[EXTRACTED RECORDS]
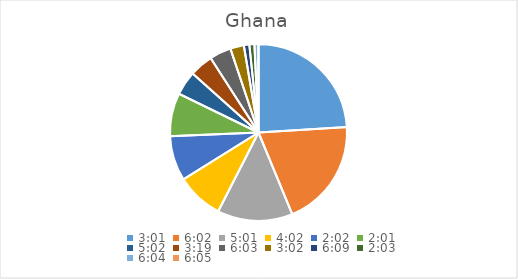
| Category | Series 0 |
|---|---|
| 0.12569444444444444 | 27.788 |
| 0.2513888888888889 | 22.88 |
| 0.20902777777777778 | 15.931 |
| 0.16805555555555554 | 9.945 |
| 0.08472222222222221 | 9.491 |
| 0.08402777777777777 | 9.148 |
| 0.20972222222222223 | 5.094 |
| 0.13819444444444443 | 4.961 |
| 0.2520833333333333 | 4.58 |
| 0.12638888888888888 | 2.874 |
| 0.25625000000000003 | 1.161 |
| 0.08541666666666665 | 1.068 |
| 0.25277777777777777 | 0.838 |
| 0.2534722222222222 | 0.015 |
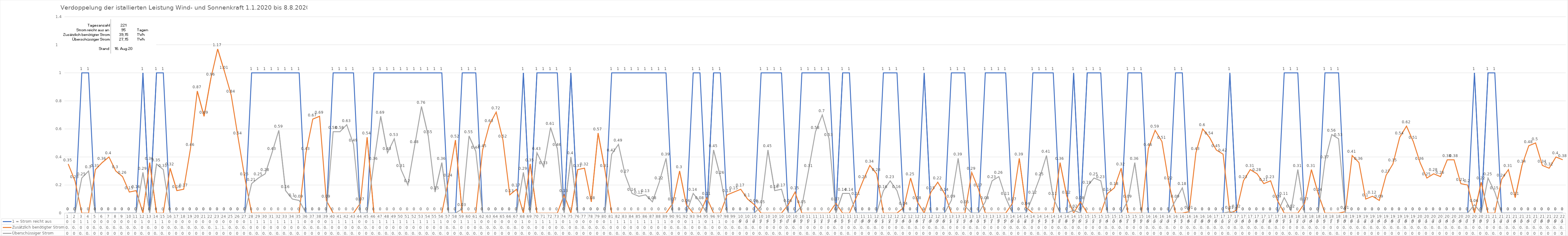
| Category | 1 = Strom reicht aus | Zusätzlich benötigter Strom | Überschüssiger Strom |
|---|---|---|---|
| 0 | 0 | 0.35 | 0 |
| 1 | 0 | 0.23 | 0 |
| 2 | 1 | 0 | 0.25 |
| 3 | 1 | 0 | 0.3 |
| 4 | 0 | 0.31 | 0 |
| 5 | 0 | 0.36 | 0 |
| 6 | 0 | 0.4 | 0 |
| 7 | 0 | 0.3 | 0 |
| 8 | 0 | 0.26 | 0 |
| 9 | 0 | 0.15 | 0 |
| 10 | 0 | 0.16 | 0 |
| 11 | 1 | 0 | 0.29 |
| 12 | 0 | 0.36 | 0 |
| 13 | 1 | 0 | 0.35 |
| 14 | 1 | 0 | 0.31 |
| 15 | 0 | 0.32 | 0 |
| 16 | 0 | 0.16 | 0 |
| 17 | 0 | 0.17 | 0 |
| 18 | 0 | 0.46 | 0 |
| 19 | 0 | 0.87 | 0 |
| 20 | 0 | 0.69 | 0 |
| 21 | 0 | 0.96 | 0 |
| 22 | 0 | 1.17 | 0 |
| 23 | 0 | 1.01 | 0 |
| 24 | 0 | 0.84 | 0 |
| 25 | 0 | 0.54 | 0 |
| 26 | 0 | 0.25 | 0 |
| 27 | 1 | 0 | 0.21 |
| 28 | 1 | 0 | 0.25 |
| 29 | 1 | 0 | 0.28 |
| 30 | 1 | 0 | 0.43 |
| 31 | 1 | 0 | 0.59 |
| 32 | 1 | 0 | 0.16 |
| 33 | 1 | 0 | 0.1 |
| 34 | 1 | 0 | 0.09 |
| 35 | 0 | 0.43 | 0 |
| 36 | 0 | 0.67 | 0 |
| 37 | 0 | 0.69 | 0 |
| 38 | 0 | 0.09 | 0 |
| 39 | 1 | 0 | 0.58 |
| 40 | 1 | 0 | 0.58 |
| 41 | 1 | 0 | 0.63 |
| 42 | 1 | 0 | 0.49 |
| 43 | 0 | 0.07 | 0 |
| 44 | 0 | 0.54 | 0 |
| 45 | 1 | 0 | 0.36 |
| 46 | 1 | 0 | 0.69 |
| 47 | 1 | 0 | 0.43 |
| 48 | 1 | 0 | 0.53 |
| 49 | 1 | 0 | 0.31 |
| 50 | 1 | 0 | 0.2 |
| 51 | 1 | 0 | 0.48 |
| 52 | 1 | 0 | 0.76 |
| 53 | 1 | 0 | 0.55 |
| 54 | 1 | 0 | 0.15 |
| 55 | 1 | 0 | 0.36 |
| 56 | 0 | 0.24 | 0 |
| 57 | 0 | 0.52 | 0 |
| 58 | 1 | 0 | 0.03 |
| 59 | 1 | 0 | 0.55 |
| 60 | 1 | 0 | 0.44 |
| 61 | 0 | 0.45 | 0 |
| 62 | 0 | 0.63 | 0 |
| 63 | 0 | 0.72 | 0 |
| 64 | 0 | 0.52 | 0 |
| 65 | 0 | 0.13 | 0 |
| 66 | 0 | 0.17 | 0 |
| 67 | 1 | 0 | 0.29 |
| 68 | 0 | 0.35 | 0 |
| 69 | 1 | 0 | 0.43 |
| 70 | 1 | 0 | 0.33 |
| 71 | 1 | 0 | 0.61 |
| 72 | 1 | 0 | 0.46 |
| 73 | 0 | 0.13 | 0 |
| 74 | 1 | 0 | 0.4 |
| 75 | 0 | 0.31 | 0 |
| 76 | 0 | 0.32 | 0 |
| 77 | 0 | 0.08 | 0 |
| 78 | 0 | 0.57 | 0 |
| 79 | 0 | 0.31 | 0 |
| 80 | 1 | 0 | 0.42 |
| 81 | 1 | 0 | 0.49 |
| 82 | 1 | 0 | 0.27 |
| 83 | 1 | 0 | 0.14 |
| 84 | 1 | 0 | 0.12 |
| 85 | 1 | 0 | 0.13 |
| 86 | 1 | 0 | 0.08 |
| 87 | 1 | 0 | 0.22 |
| 88 | 1 | 0 | 0.39 |
| 89 | 0 | 0.07 | 0 |
| 90 | 0 | 0.3 | 0 |
| 91 | 0 | 0.06 | 0 |
| 92 | 1 | 0 | 0.14 |
| 93 | 1 | 0 | 0.08 |
| 94 | 0 | 0.11 | 0 |
| 95 | 1 | 0 | 0.45 |
| 96 | 1 | 0 | 0.26 |
| 97 | 0 | 0.13 | 0 |
| 98 | 0 | 0.15 | 0 |
| 99 | 0 | 0.17 | 0 |
| 100 | 0 | 0.1 | 0 |
| 101 | 0 | 0.06 | 0 |
| 102 | 1 | 0 | 0.05 |
| 103 | 1 | 0 | 0.45 |
| 104 | 1 | 0 | 0.16 |
| 105 | 1 | 0 | 0.17 |
| 106 | 0 | 0.06 | 0 |
| 107 | 0 | 0.15 | 0 |
| 108 | 1 | 0 | 0.05 |
| 109 | 1 | 0 | 0.31 |
| 110 | 1 | 0 | 0.58 |
| 111 | 1 | 0 | 0.7 |
| 112 | 1 | 0 | 0.53 |
| 113 | 0 | 0.07 | 0 |
| 114 | 1 | 0 | 0.14 |
| 115 | 1 | 0 | 0.14 |
| 116 | 0 | 0.11 | 0 |
| 117 | 0 | 0.23 | 0 |
| 118 | 0 | 0.34 | 0 |
| 119 | 0 | 0.28 | 0 |
| 120 | 1 | 0 | 0.16 |
| 121 | 1 | 0 | 0.23 |
| 122 | 1 | 0 | 0.16 |
| 123 | 0 | 0.04 | 0 |
| 124 | 0 | 0.25 | 0 |
| 125 | 0 | 0.08 | 0 |
| 126 | 1 | 0 | 0 |
| 127 | 0 | 0.15 | 0 |
| 128 | 0 | 0.22 | 0 |
| 129 | 0 | 0.14 | 0 |
| 130 | 1 | 0 | 0.09 |
| 131 | 1 | 0 | 0.39 |
| 132 | 1 | 0 | 0.05 |
| 133 | 0 | 0.29 | 0 |
| 134 | 0 | 0.17 | 0 |
| 135 | 1 | 0 | 0.08 |
| 136 | 1 | 0 | 0.23 |
| 137 | 1 | 0 | 0.26 |
| 138 | 1 | 0 | 0.11 |
| 139 | 0 | 0.07 | 0 |
| 140 | 0 | 0.39 | 0 |
| 141 | 0 | 0.04 | 0 |
| 142 | 1 | 0 | 0.12 |
| 143 | 1 | 0 | 0.25 |
| 144 | 1 | 0 | 0.41 |
| 145 | 1 | 0 | 0.11 |
| 146 | 0 | 0.36 | 0 |
| 147 | 0 | 0.12 | 0 |
| 148 | 1 | 0 | 0.02 |
| 149 | 0 | 0.08 | 0 |
| 150 | 1 | 0 | 0.19 |
| 151 | 1 | 0 | 0.25 |
| 152 | 1 | 0 | 0.23 |
| 153 | 0 | 0.14 | 0 |
| 154 | 0 | 0.18 | 0 |
| 155 | 0 | 0.32 | 0 |
| 156 | 1 | 0 | 0.09 |
| 157 | 1 | 0 | 0.36 |
| 158 | 1 | 0 | 0 |
| 159 | 0 | 0.46 | 0 |
| 160 | 0 | 0.59 | 0 |
| 161 | 0 | 0.51 | 0 |
| 162 | 0 | 0.22 | 0 |
| 163 | 1 | 0 | 0.09 |
| 164 | 1 | 0 | 0.18 |
| 165 | 0 | 0.01 | 0 |
| 166 | 0 | 0.43 | 0 |
| 167 | 0 | 0.6 | 0 |
| 168 | 0 | 0.54 | 0 |
| 169 | 0 | 0.45 | 0 |
| 170 | 0 | 0.42 | 0 |
| 171 | 1 | 0 | 0.01 |
| 172 | 0 | 0.02 | 0 |
| 173 | 0 | 0.23 | 0 |
| 174 | 0 | 0.31 | 0 |
| 175 | 0 | 0.28 | 0 |
| 176 | 0 | 0.21 | 0 |
| 177 | 0 | 0.23 | 0 |
| 178 | 0 | 0.09 | 0 |
| 179 | 1 | 0 | 0.11 |
| 180 | 1 | 0 | 0.02 |
| 181 | 1 | 0 | 0.31 |
| 182 | 0 | 0.07 | 0 |
| 183 | 0 | 0.31 | 0 |
| 184 | 0 | 0.14 | 0 |
| 185 | 1 | 0 | 0.37 |
| 186 | 1 | 0 | 0.56 |
| 187 | 1 | 0 | 0.53 |
| 188 | 0 | 0.01 | 0 |
| 189 | 0 | 0.41 | 0 |
| 190 | 0 | 0.36 | 0 |
| 191 | 0 | 0.1 | 0 |
| 192 | 0 | 0.12 | 0 |
| 193 | 0 | 0.09 | 0 |
| 194 | 0 | 0.27 | 0 |
| 195 | 0 | 0.35 | 0 |
| 196 | 0 | 0.54 | 0 |
| 197 | 0 | 0.62 | 0 |
| 198 | 0 | 0.51 | 0 |
| 199 | 0 | 0.36 | 0 |
| 200 | 0 | 0.25 | 0 |
| 201 | 0 | 0.28 | 0 |
| 202 | 0 | 0.26 | 0 |
| 203 | 0 | 0.38 | 0 |
| 204 | 0 | 0.38 | 0 |
| 205 | 0 | 0.21 | 0 |
| 206 | 0 | 0.2 | 0 |
| 207 | 1 | 0 | 0.06 |
| 208 | 0 | 0.22 | 0 |
| 209 | 1 | 0 | 0.25 |
| 210 | 1 | 0 | 0.15 |
| 211 | 0 | 0.24 | 0 |
| 212 | 0 | 0.31 | 0 |
| 213 | 0 | 0.11 | 0 |
| 214 | 0 | 0.34 | 0 |
| 215 | 0 | 0.48 | 0 |
| 216 | 0 | 0.5 | 0 |
| 217 | 0 | 0.34 | 0 |
| 218 | 0 | 0.32 | 0 |
| 219 | 0 | 0.4 | 0 |
| 220 | 0 | 0.38 | 0 |
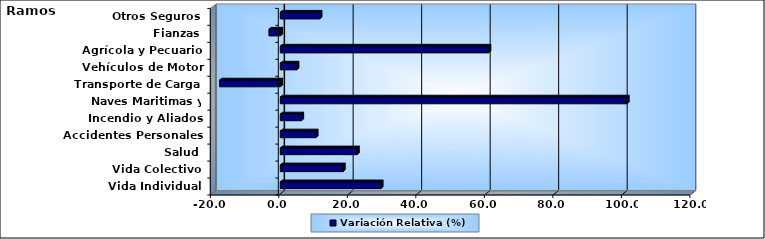
| Category | Variación Relativa (%) |
|---|---|
| Vida Individual | 29.342 |
| Vida Colectivo | 18.287 |
| Salud | 22.395 |
| Accidentes Personales | 10.357 |
| Incendio y Aliados | 6.149 |
| Naves Maritimas y Aéreas | 101.165 |
| Transporte de Carga | -17.725 |
| Vehículos de Motor | 4.765 |
| Agrícola y Pecuario | 60.792 |
| Fianzas | -3.315 |
| Otros Seguros | 11.493 |
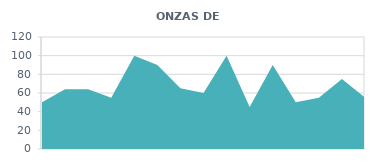
| Category | ONZAS DE AGUA |
|---|---|
| 0 | 50 |
| 1 | 64 |
| 2 | 64 |
| 3 | 55 |
| 4 | 100 |
| 5 | 90 |
| 6 | 65 |
| 7 | 60 |
| 8 | 100 |
| 9 | 45 |
| 10 | 90 |
| 11 | 50 |
| 12 | 55 |
| 13 | 75 |
| 14 | 55 |
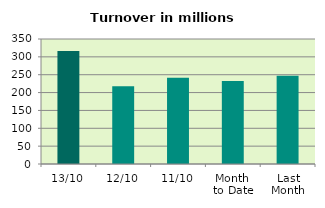
| Category | Series 0 |
|---|---|
| 13/10 | 316.442 |
| 12/10 | 217.993 |
| 11/10 | 241.653 |
| Month 
to Date | 232.612 |
| Last
Month | 247.353 |
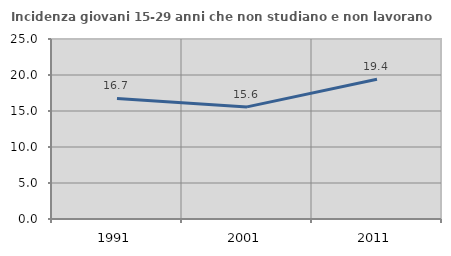
| Category | Incidenza giovani 15-29 anni che non studiano e non lavorano  |
|---|---|
| 1991.0 | 16.741 |
| 2001.0 | 15.572 |
| 2011.0 | 19.415 |
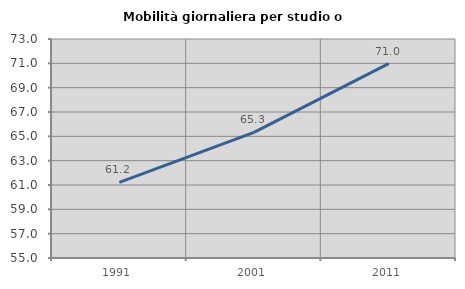
| Category | Mobilità giornaliera per studio o lavoro |
|---|---|
| 1991.0 | 61.21 |
| 2001.0 | 65.331 |
| 2011.0 | 70.977 |
[/EXTRACTED RECORDS]
# [TASK TO COMPLETE]
Exactly as they appear, please return only the lines from the first line of the records through the line containing "0.13819444444444443 | 4.961 |", both included, leaving out all pictures.

# [OUTPUT OF THE TASK]
| Category | Series 0 |
|---|---|
| 0.12569444444444444 | 27.788 |
| 0.2513888888888889 | 22.88 |
| 0.20902777777777778 | 15.931 |
| 0.16805555555555554 | 9.945 |
| 0.08472222222222221 | 9.491 |
| 0.08402777777777777 | 9.148 |
| 0.20972222222222223 | 5.094 |
| 0.13819444444444443 | 4.961 |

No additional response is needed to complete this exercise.